Experiment | Kind | Description | F1 Rating | Precision | Recall |
1 | One-stage mannequin | Object detection mannequin to detect lacking holes on full photographs | 0.468 | 0.75 | 0.34 |
2 | One-stage mannequin | Object detection mannequin to detect wholesome pins and lacking holes on cropped photographs | 0.967 | 0.989 | 0.945 |
3 | Two-stage mannequin | Stage 1: Object detection on all pins | 1.000 | 0.999 | 1.000 |
Stage 2: Picture classification of wholesome pin or lacking holes | 1.000 | 1.000 | 1.000 | ||
Finish-to-end common | 1.000 | 0.9995 | 1.000 |
Inference pipeline
You should use the next structure to deploy the one-stage and two-stage fashions that we described on this publish. The next predominant parts are concerned:
For one-stage fashions, you possibly can ship an enter picture to the API Gateway endpoint, adopted by Lambda for any primary picture preprocessing, and path to the Rekognition Customized Labels skilled mannequin endpoint. In our experiments, we explored one-stage fashions that may detect solely lacking holes, and lacking holes and wholesome pins.
For 2-stage fashions, you possibly can equally ship a picture to the API Gateway endpoint, adopted by Lambda. Lambda acts as an orchestrator that first calls the thing detection mannequin (skilled utilizing Rekognition Customized Labels), which generates the area of curiosity. The unique picture is then cropped within the Lambda perform, and despatched to a different Rekognition Customized Labels classification mannequin for detecting defects in every cropped picture.
Conclusion
On this publish, we skilled one- and two-stage fashions to detect lacking holes in PCBs utilizing Rekognition Customized Labels. We reported outcomes for varied fashions; in our case, two-stage fashions outperformed different variants. We encourage prospects with high-resolution imagery from different domains to check mannequin efficiency with one- and two-stage fashions. Moreover, contemplate the next methods to broaden the answer:
- Sliding window crops on your precise datasets
- Reusing your object detection fashions in the identical pipeline
- Pre-labeling workflows utilizing bounding field predictions
In regards to the authors
Andreas Karagounis is a Information Science Supervisor at Accenture. He holds a masters in Pc Science from Brown College. He has a background in pc imaginative and prescient and works with prospects to unravel their enterprise challenges utilizing information science and machine studying.
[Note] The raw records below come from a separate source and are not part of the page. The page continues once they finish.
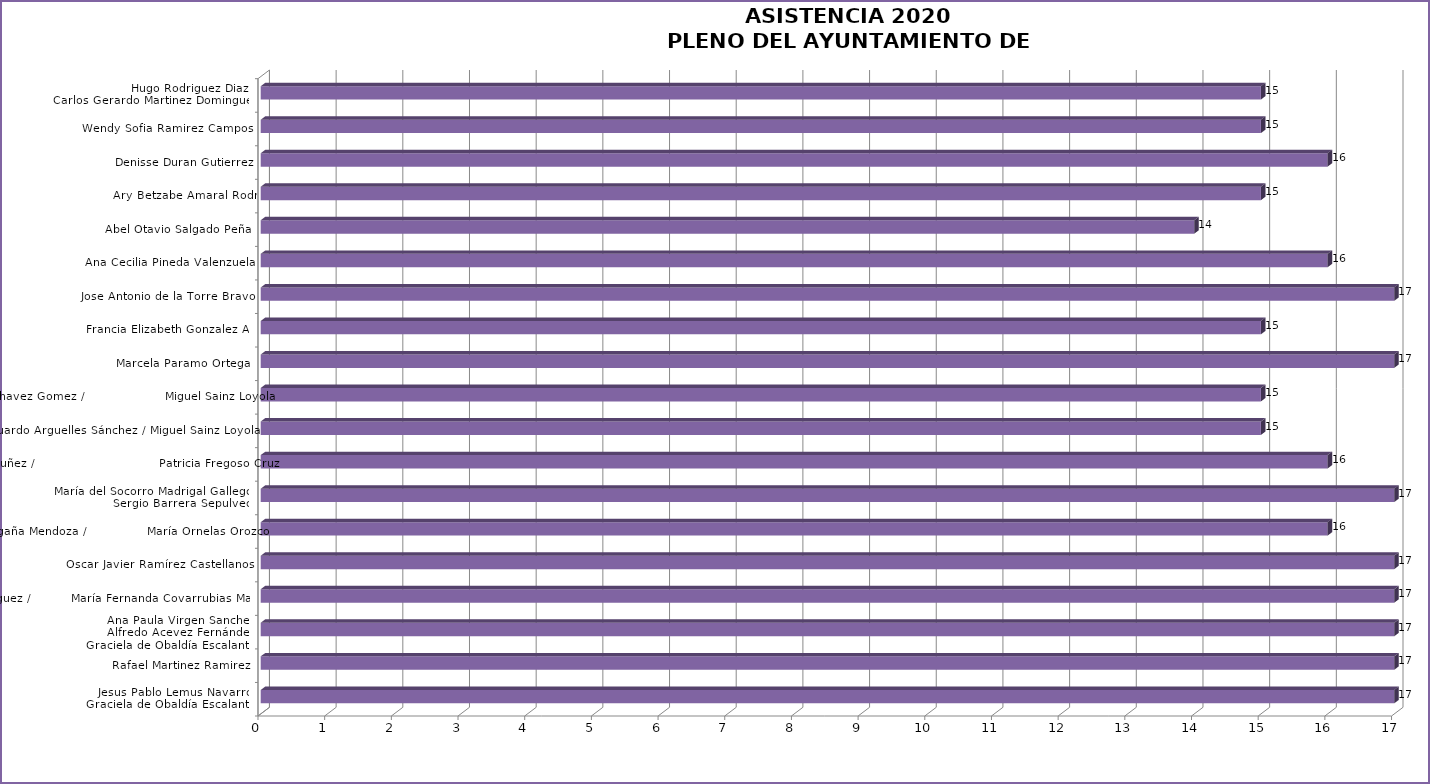
| Category | Series 0 |
|---|---|
| Jesus Pablo Lemus Navarro /
Graciela de Obaldía Escalante  | 17 |
| Rafael Martinez Ramirez  | 17 |
| Ana Paula Virgen Sanchez/
Alfredo Acevez Fernández/
Graciela de Obaldía Escalante  | 17 |
| Laura Gabriela Cárdenas Rodríguez /          María Fernanda Covarrubias Marrufo | 17 |
| Oscar Javier Ramírez Castellanos  | 17 |
| Monica Paola Magaña Mendoza /               María Ornelas Orozco  | 16 |
| María del Socorro Madrigal Gallegos/
Sergio Barrera Sepulveda | 17 |
| Melina Alatorre Nuñez /                               Patricia Fregoso Cruz | 16 |
| Ivan Eduardo Arguelles Sánchez / Miguel Sainz Loyola  | 15 |
| Ivan Ricardo Chavez Gomez /                    Miguel Sainz Loyola | 15 |
| Marcela Paramo Ortega  | 17 |
| Maria Gomez Rueda/                                     Francia Elizabeth Gonzalez Alatorre | 15 |
| Jose Antonio de la Torre Bravo  | 17 |
| Ana Cecilia Pineda Valenzuela | 16 |
| Abel Otavio Salgado Peña  | 14 |
| Jose Hiram Torres Salcedo/                                 Ary Betzabe Amaral Rodríguez | 15 |
| Denisse Duran Gutierrez | 16 |
| Wendy Sofia Ramirez Campos  | 15 |
| Hugo Rodriguez Diaz /
Carlos Gerardo Martinez Dominguez  | 15 |

Yogesh Chaturvedi is a Principal Options Architect at AWS with a spotlight in pc imaginative and prescient. He works with prospects to handle their enterprise challenges utilizing cloud applied sciences. Outdoors of labor, he enjoys climbing, touring, and watching sports activities.
Shreyas Subramanian is a Principal Information Scientist, and helps prospects by utilizing machine studying to unravel their enterprise challenges utilizing the AWS platform. Shreyas has a background in large-scale optimization and machine studying, and in the usage of machine studying and reinforcement studying for accelerating optimization duties.
Selimcan “Can” Sakar is a cloud-first developer and Options Architect at AWS Accenture Enterprise Group with a deal with rising applied sciences resembling GenAI, ML, and blockchain. When he isn’t watching fashions converge, he could be seen biking or taking part in the clarinet.